Criminal-justice policy, incarceration rates. In a farewell interview with Rolling Stone in the fall of 2000, Clinton, responding to high rates of incarceration, noted, “We really need an examination of our entire prison policy.” But as president, Clinton, who had a hankering for signing lock-’em-up crime bills, enacted what the Center on Juvenile and Criminal Justice called “arguably the most punitive platform on crime in the last two decades.” The policies that went into action during his administration led to the largest increase in the prison population of any president in U.S. history. The number of inmates rose by 673,000 in the Clinton years — 225,000 more than the boost that occurred when Reagan was president. Will Clinton acknowledge any errors on this front?

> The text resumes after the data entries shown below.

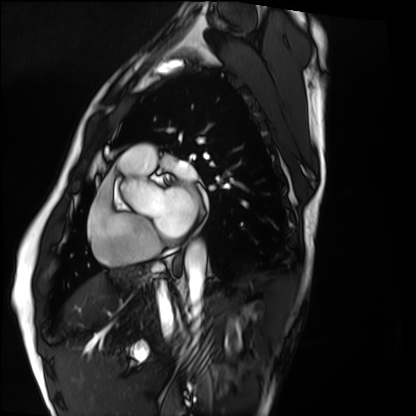
Cardiac MRI. Subject group: healthy volunteer.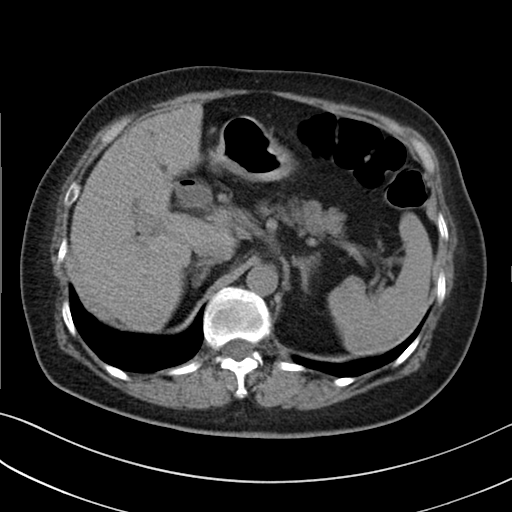
Multiphase abdominal CT, liver, non-contrast phase.
Patient: female, age 71.
History: prior chemotherapy.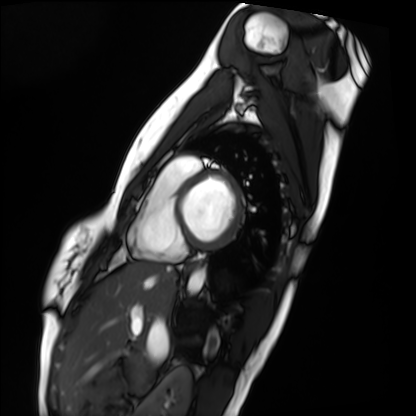
- modality · cardiac MRI
- subject group · healthy volunteer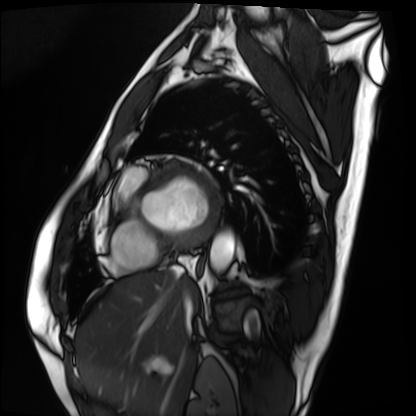
* modality · cardiac MRI
* subject group · patient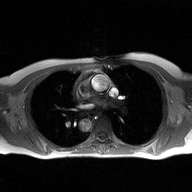
2D phase-contrast cine MRI of the ascending aorta, high-resolution GRAPPA acquisition.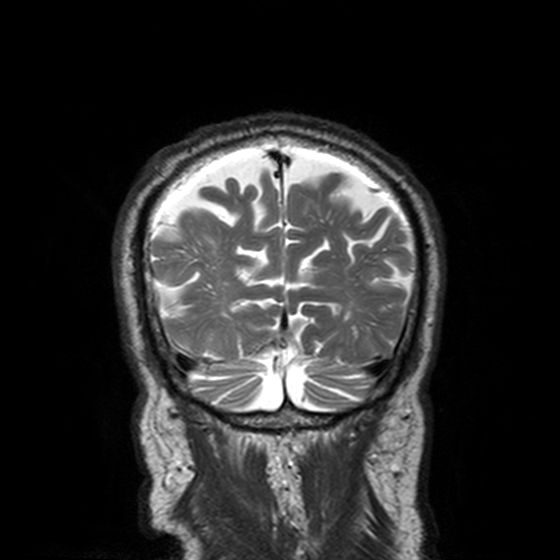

Oh, there’s so much more: all the gates — Travelgate, Filegate, Lincoln Bedroomgate. Will he reveal anything new about Whitewater, Paula Jones, Juanita Broaddrick, Kathleen Willey? Admit that he misled the nation regarding Gennifer Flowers? Tell us whether the cruise-missile attacks he launched against targets in Sudan and Afghanistan were unrelated to his grand-jury troubles? Sure, he’ll hail the 22 million jobs while he was in the White House, his successes in Bosnia and Kosovo, his near successes in the Middle East and Northern Ireland. But will he defend the Democrats’ sleazy fund-raising that transpired while he led the party? Explain the unexplainable last-minute pardon of Marc Rich, a fugitive financier? Nearly 1,000 pages should provide Clinton the opportunity to cover fully the known and not-so-known highs and lows of his roller-coaster years in the White House. But I suspect that even at this great length, the book will leave a discerning reader with as many questions as answers.